# Photoshoot with guns & horses



## New_image (Oct 27, 2007)

I bounced a concept off from my photographer a couple months ago and we decided to give it a try. If anything, everyone had a blast and it gave us some good ideas for the next time. I was looking for some good old standing on my buckskin gelding with a gun photos. Turns out that day he did not want to STAND so we needed an assistant which makes me a little bummed but they are still neat and, as previously mentioned it was a fun shoot.
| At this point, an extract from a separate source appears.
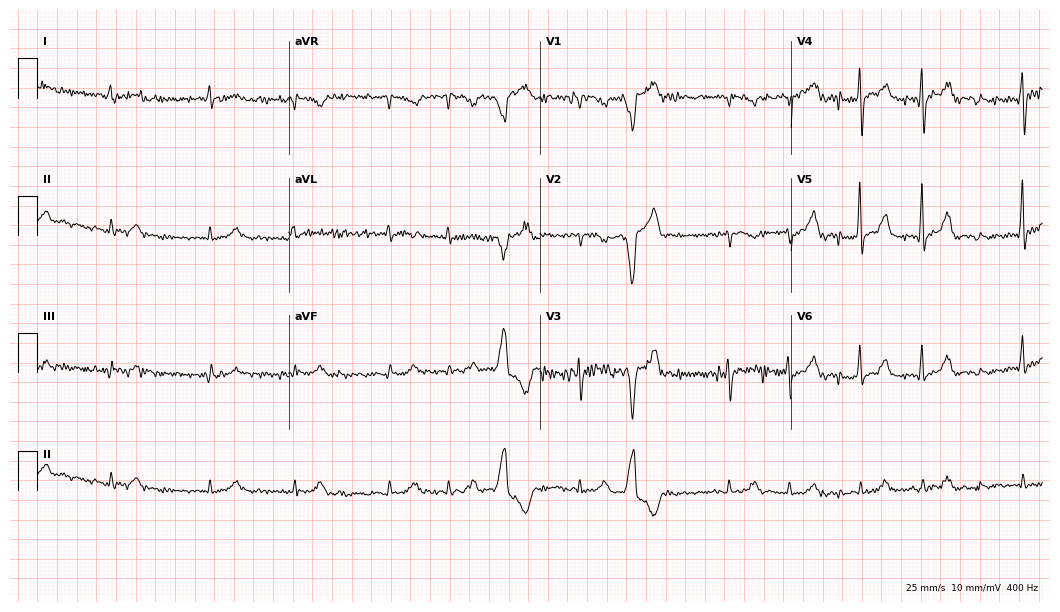
ECG — a man, 83 years old. Screened for six findings — first-degree AV block, right bundle branch block, left bundle branch block, sinus bradycardia, atrial fibrillation, sinus tachycardia — none is recorded. Only these six findings were labelled.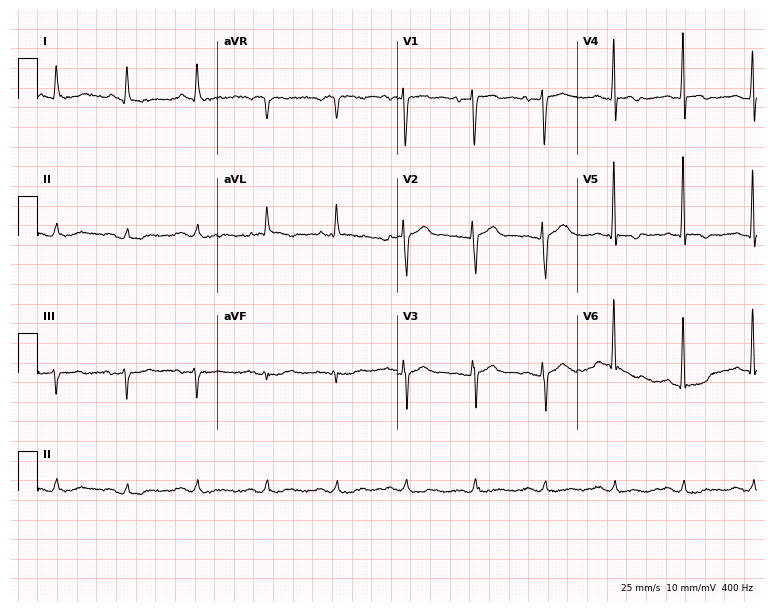
Resting 12-lead electrocardiogram. Patient: a male, 67 years old. Read as a normal ECG.

On the plus side running with his momma turned out much more as anticipated 

One of those good ole no one knew the picture was being taken kind:


----------



## FoxRidgeRanch (May 20, 2008)

You guys look like you had alot of fun out there, the horses are gorgeous!


----------



## Carleen (Jun 19, 2009)

Looks like fun! I like the one you have as your avatar.


----------



## Dusty1228 (Dec 2, 2010)

Those are really cute! The first and second are my favorite. It would have been pretty neat if you had a rifle across your chest and the girl on the ground had been holding up the pistol. 
I would love to shoot these types of things!
Great photos.


----------



## xXEventerXx (Nov 27, 2010)

The only photo worth paying for was the last one, the others anyone could have taken. but looks like you had some fun


----------



## ShutUpJoe (Nov 10, 2009)

I love the last one. Man I wish I was that thin. So jealous. But I'm working on it. Ten pounds down so far.


----------



## New_image (Oct 27, 2007)

_*The only photo worth paying for was the last one, the others anyone could have taken.*_
I do not pay my photographers, its the other way around  
Yes, he really rushed the horse part of the shoot. As stated, it wasn't really what I was looking for but we all had a blast. There are many many "horse-less" pictures but I only posted the one. 
We tried the concept and got a feel, I'd like the horse to be trotting or cantering with the girl on back turned around pointing guns like she is shooting as we "get away". The standing photo needs to be without a "helper" as it looks like shes about to be shot in the head  
​


----------